September 14, 2016

On Wednesday, the S&P 500 was down 0.1% while Toronto was up 0.1%.

Element Financial was the largest gainer, up 2.4%. I have been corresponding with Element trying to understand their income taxes which seem rather complicated. They have been friendly and helpful. But I am still confused by aspects of their income tax. I also just realised that they report net income before deducting preferred shares dividends. Most (but certainly not all) companies add a line for net income to common share holders when they have preferred dividends. My view is that Element’s approach, while completely acceptable to regulators is not best practice. (The net income is to common is somewhat lower than I had thought because I missed making the deduction for pref shares)  All in all, Element is complex and seems aggressive in how they define adjusted earnings. I am basically not quite willing to trust them. So I sold the rest of my shares. I only had a small position so it won’t make much difference. Element could very well gain when it splits into two companies in October. But I just decided I am out of this one.

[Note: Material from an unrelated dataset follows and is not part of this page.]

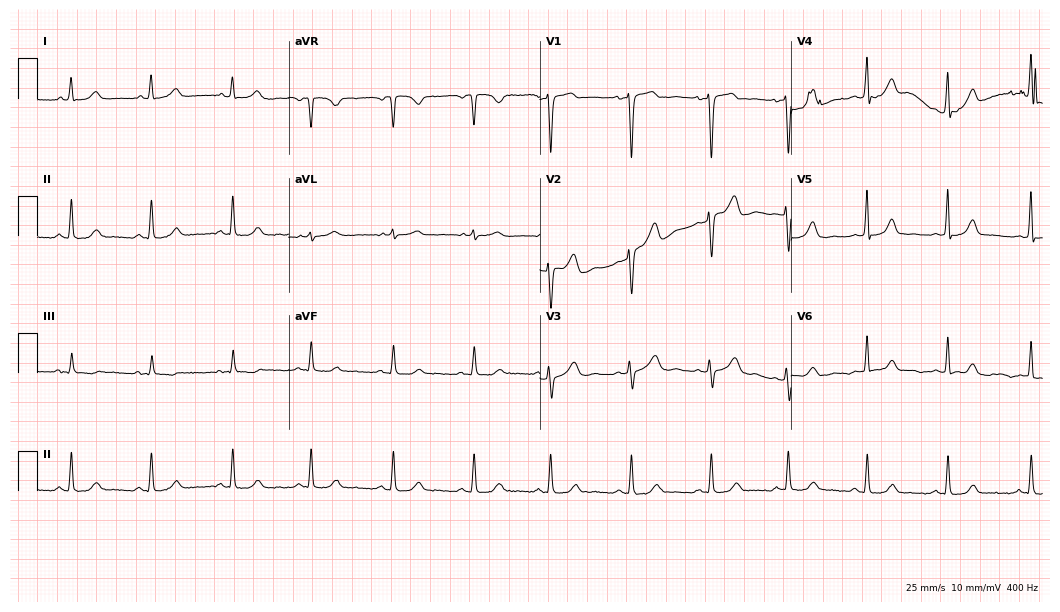
12-lead ECG from a female, 41 years old (10.2-second recording at 400 Hz). Recorded interpretation: within normal limits.
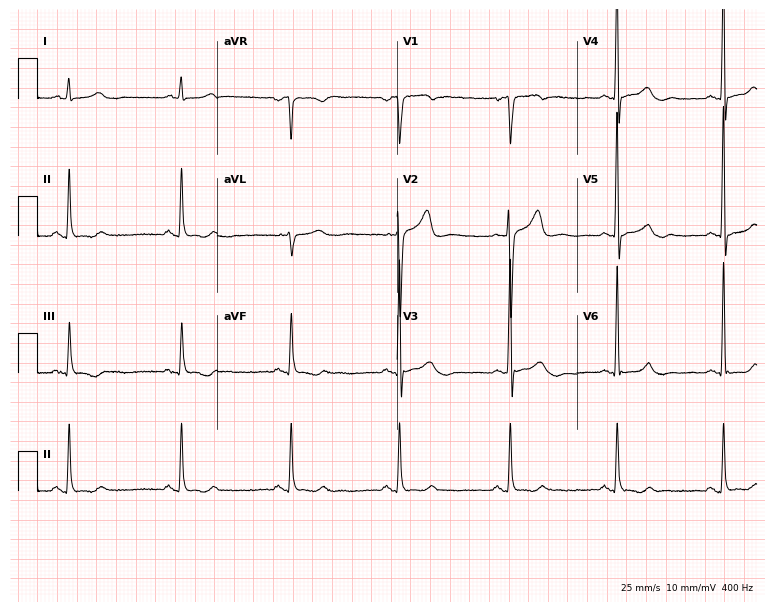
12-lead ECG from a 51-year-old male (7.3-second recording at 400 Hz). Recorded interpretation: within normal limits.

Wells Fargo’s issues (with its employees having opened bank accounts without customer authority in order to meet sales totals) continue to be in the financial news and are not going away. The company is very strong and will get past this. But it’s unclear what the damage will be.

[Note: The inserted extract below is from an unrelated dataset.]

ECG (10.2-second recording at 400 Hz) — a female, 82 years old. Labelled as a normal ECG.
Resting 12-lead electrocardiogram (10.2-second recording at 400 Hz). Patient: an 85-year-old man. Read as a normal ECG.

The Canadian Bankers Association came out with the 90 day mortgage delinquency figures for May. (They have a long lag in reporting). The delinquencies in Canada remained stable. But they have started to creep up in Alberta although they still remain very low. I have long been suspicious that the Banks are essentially manipulating these numbers but I cannot be sure of that. No bank wants to see its numbers turn bad. Therefore the banks have an incentive to sort of sanction late payments and try to keep people off the 90 day list. I fully agree that people should be given a chance to pay and should not be immediately foreclosed on. But if banks are getting way more generous in allowing deferred arrangements to pay and allowing skipped payments, (and they are)  then the 90 day delinquency figures of today are not comparable to the figures of 20 years ago assuming the banks were less generous back then (and they were).

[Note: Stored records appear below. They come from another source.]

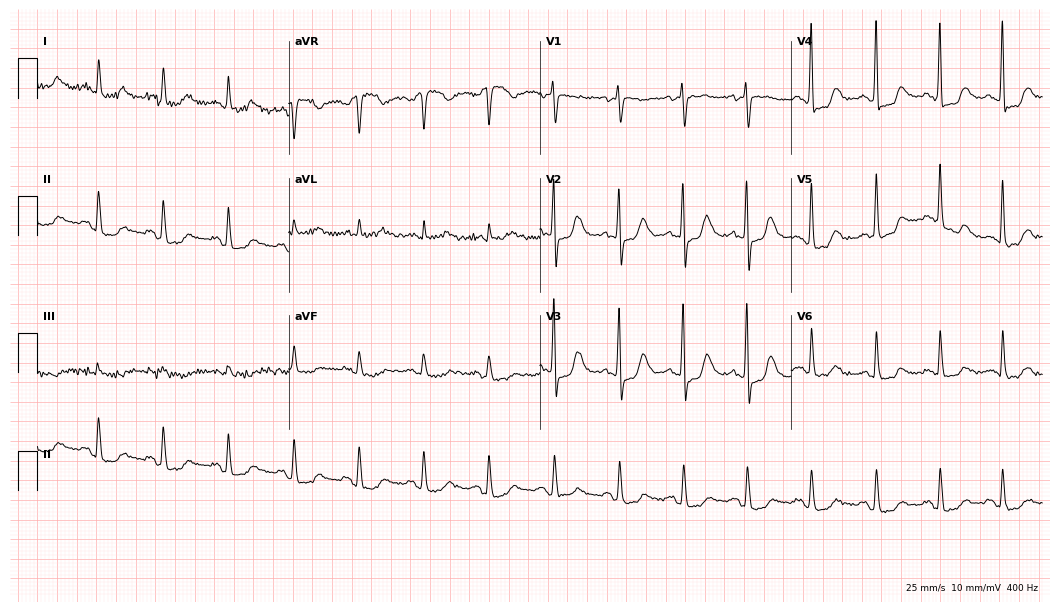
Standard 12-lead ECG recorded from a female, 71 years old. None of these six findings is recorded: first-degree AV block, right bundle branch block (RBBB), left bundle branch block (LBBB), sinus bradycardia, atrial fibrillation (AF), sinus tachycardia.
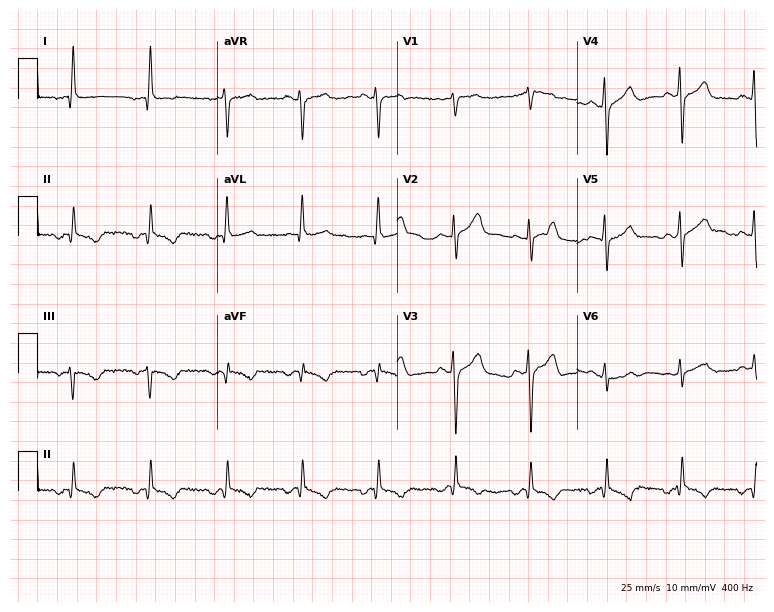
12-lead ECG (7.3-second recording at 400 Hz) from a male, 68 years old. Screened for six findings — first-degree AV block, right bundle branch block, left bundle branch block, sinus bradycardia, atrial fibrillation, sinus tachycardia — none is recorded.
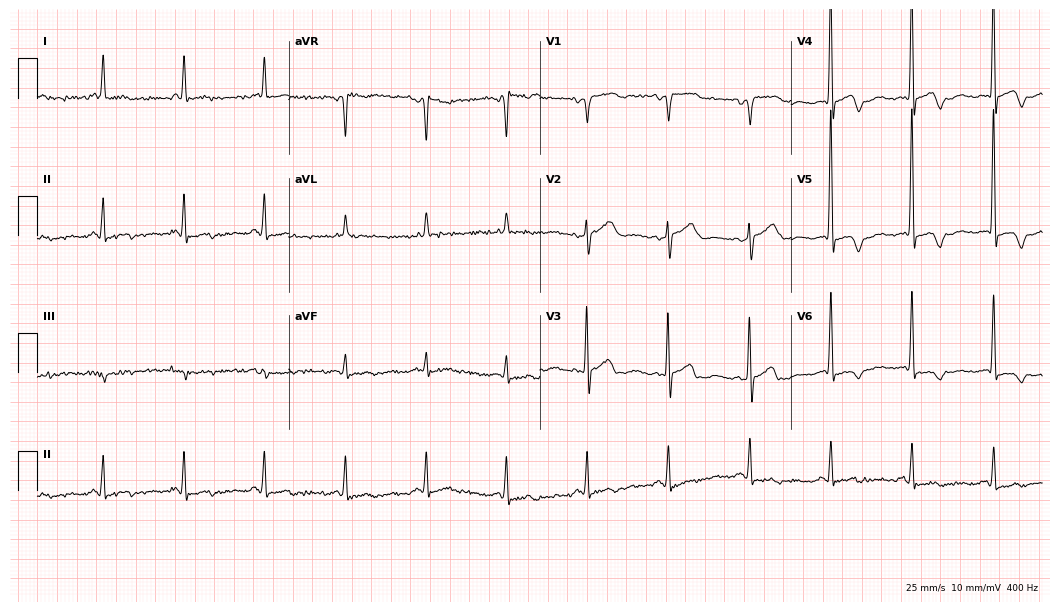
Electrocardiogram, a female patient, 79 years old. Of the six screened findings (first-degree AV block, right bundle branch block, left bundle branch block, sinus bradycardia, atrial fibrillation, sinus tachycardia), none is recorded.

Also today, unlike 25 years ago, anyone unemployed and unable to pay their mortgage from wages  likely has the ability to take money out of a line of credit to make the payment. In that case the bank may not notice the customer is unemployed.  I have suspected for years that the early warning system regarding job loss that existed 25 or 30 years ago is gone. It is likely much easier today to rack up huge debts while unemployed without the bank noticing. But so far everything has worked out. Things will not work out so nicely if we get a long recession. I think the last deep recession in Canada was around 1991. We have not yet had a long and deep recession with double digit unemployment levels in the age when large lines of credit became so ubiquitous.